Source Feed: Walrus
Author: Paul Adams
Publication Date: May 8, 2025 - 06:30
I Regret My Tesla
May 8, 2025

Like a lot of Tesla owners, I recently found myself looking on the internet for bumper stickers. One favourite is “I bought this before Elon went crazy.” But in my case, if I am being honest, that’s not exactly true.
I bought my Model Y in September 2023. By that time, Elon Musk had taken over Twitter, now X, and he not only revealed himself to be a jerk—long widely known—in his increasingly manic posts but he had also started reinstating people who had been kicked off the platform for their racist tweets. A few weeks after I bought the car, he replied to an antisemitic post that invoked the “Great Replacement Theory,” a supposed conspiracy to “swamp” white people with non-whites in the United States, calling it “the actual truth.”
Of course, that was embarrassing as a new Tesla owner. But at the time, I was hardly alone. Most owners didn’t share Musk’s political opinions. Just the opposite: buyers of Tesla in the US, more than those of any other major car maker, leaned toward the Democratic Party. I told myself that plenty of people book Ubers, order from Amazon, and use Facebook (or X!) despite the politics and personal behaviour of their owners.
But that seems very two years ago. Now Musk is a kind of Reichsmarschall for the first ever openly authoritarian president of the US. And it’s not just that he says “Canada is not a real country” (in a post that’s since been removed) and takes a chainsaw to USAID and the NIH with likely lethal effects. What did it for me was the Nazi salute and the endorsement of Germany’s AfD, whose leaders have brazenly revived Nazi slogans.
I’ve talked to a few friends who own Teslas, and they share my discomfort. It’s not fun driving around in what some people are calling a “swasticar.” Add to that the purely selfish fear that Teslas these days are liable to be keyed or even torched.
I Regret My Tesla first appeared on The Walrus.
I recognize that whatever discomfiture people like me are feeling is trivial compared to the life-changing fears currently stalking people in the US. I have a friend whose kid’s education has been jeopardized by the crackdown on free speech, and I have Middle Eastern friends living in the US on green cards who may have reason to be deeply fearful.
I got the Tesla for what I truly feel were the right reasons at the time. At the start of the pandemic, I bought myself a little Nissan Leaf, one of the few reasonably affordable and available EVs then on the market. The Leaf was a way of cutting down on my carbon emissions while running around town. But I also thought I could use it to cut out some carbon-heavy air travel.

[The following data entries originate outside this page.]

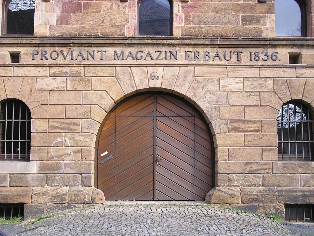 Das Proviant-Magazin in Minden, Nordrhein-Westfalen. Das Magazin diente der Versorgung der in Minden stationierten preußischen Truppen und war Teil des Festungskomplexes Festung Minden. Inschrift über dem Portal:PROVIANT MAGAZIN ERBAUT 1836. Das vierstöckige, neo-romanische Proviant-Magazin (von den Mindenern auch Körnermagazin genannt) wurde von 1835 bis 1836 als Teil der Festung Minden erbaut und umfasst 3.360 Quadratmeter. Das Dachgeschoss ist mit einer Bombenbalkendecke sowie Schneeboden ausgestattet. Die Außenwände sind mit Porta-Sandstein verblendet. In den letzten Kämpfen um Minden im Zweiten Weltkrieg wurde es von deutschen Truppen angesteckt, als diese das linke Weserufer verließen. Es brannte aus und war 30 Jahre eine Ruine. Seit 1975 beherbergt es eine Schule, das Weser-Kolleg.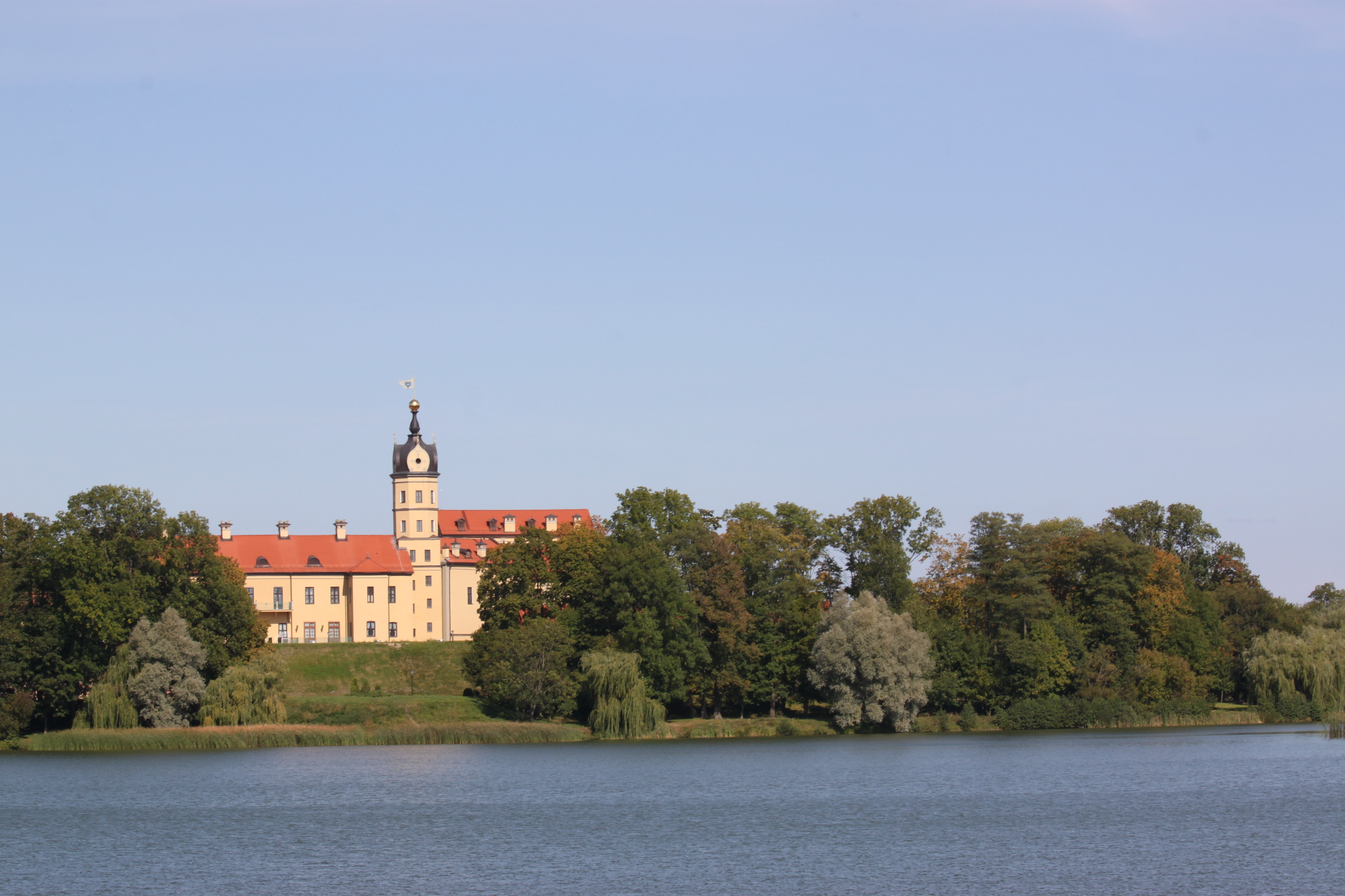 Беларуская (тарашкевіца): Нясвіжскі палацава-паркавы комплекс, 2011 год. Здымак з супрацьлеглага боку сажалкі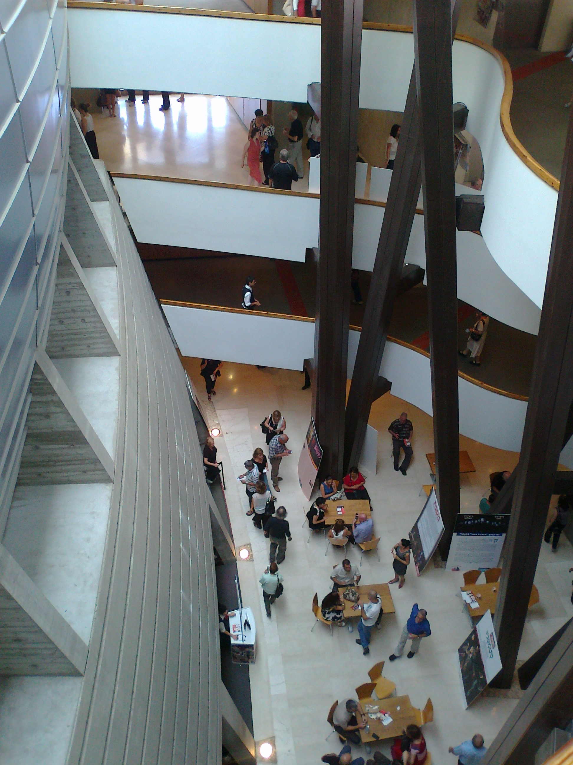 חלל פנימי של תאטרון הקאמרי שבתל אביב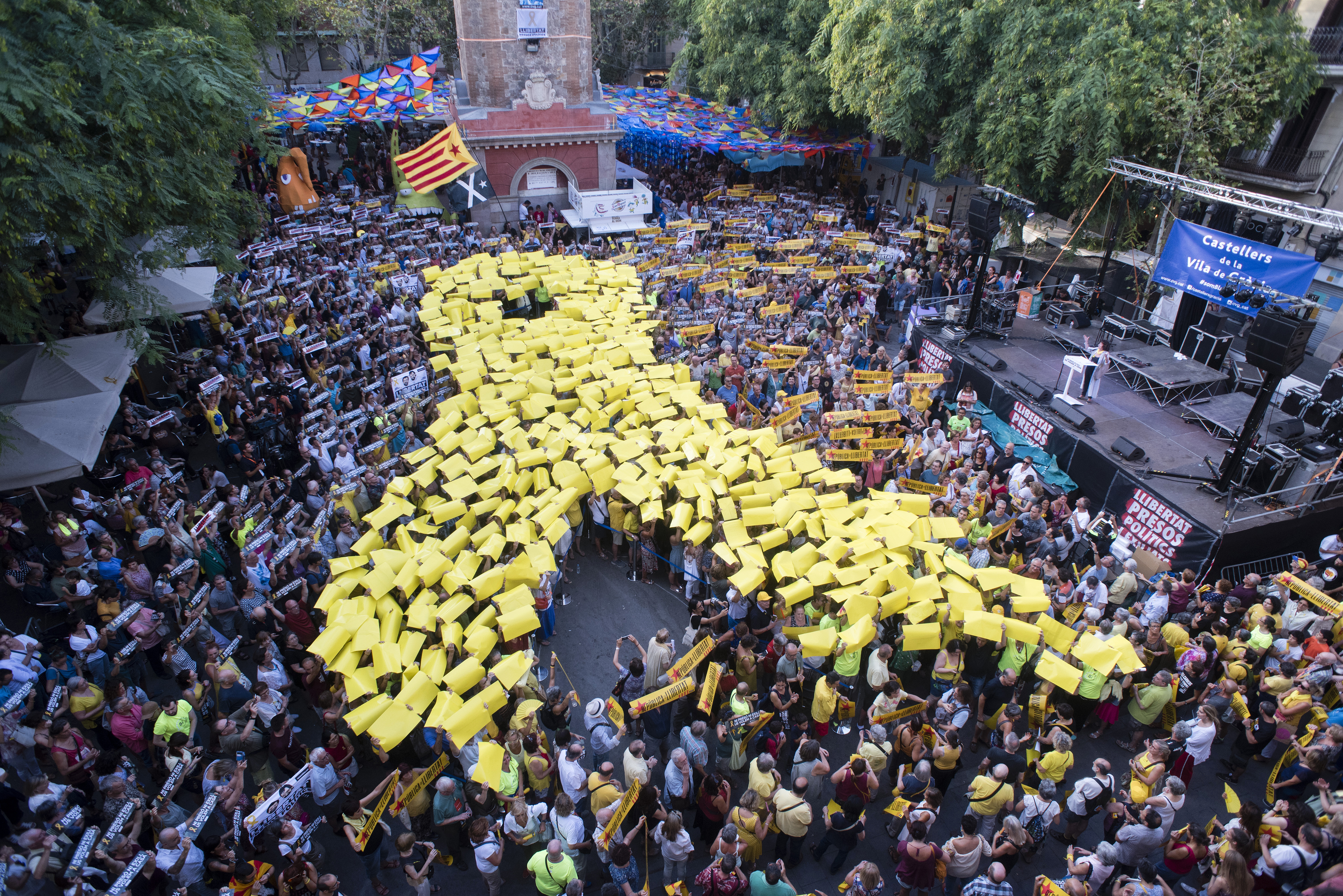 _DC87637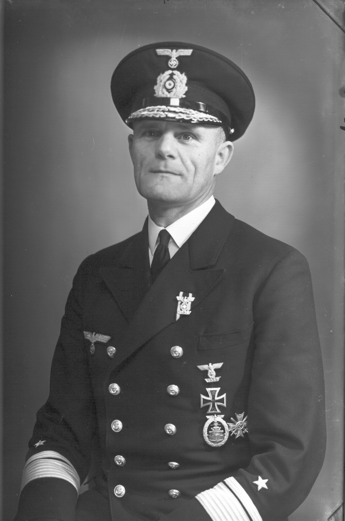 Porträtfotografie von Konteradmiral Heinrich Ruhfus

I decided to try driving from my home in Ottawa to Vancouver Island and then swoop down through the US, visiting friends in Colorado and Kentucky before heading home—a circuit of around 14,000 kilometres. It was a test of whether I could do it and whether it could be done. I could, and it could, but only barely. At the time, the fast-charging infrastructure for non-Tesla EVs was too clunky and unreliable for anyone but a committed eccentric to attempt such a trek. For much of the trip, I was besieged with grinding anxiety about my next charge and occasionally even worried about my physical safety.
Soon after returning home, I bought the Tesla. Two weeks later, I headed off to Halifax and then Cape Breton. After the Leaf, it was a revelation. It had a longer range, but more importantly, the navigation system planned my trip with accurate information about where to charge and how long it would take. The chargers always worked, were extremely fast, and were no more trouble to use than plugging in a toaster.
For some stupid reason, on that same trip, I also started listening to the (very long) audiobook of Walter Isaacson’s biography of Musk. I didn’t get to the end, because every business story seemed to follow a similar arc: Musk would have some wild idea, which he would drive in the face of skepticism from those around him. He’d savagely abuse his subalterns. And then the idea would prove to be either a stunning success or a complete flop. Rinse and repeat.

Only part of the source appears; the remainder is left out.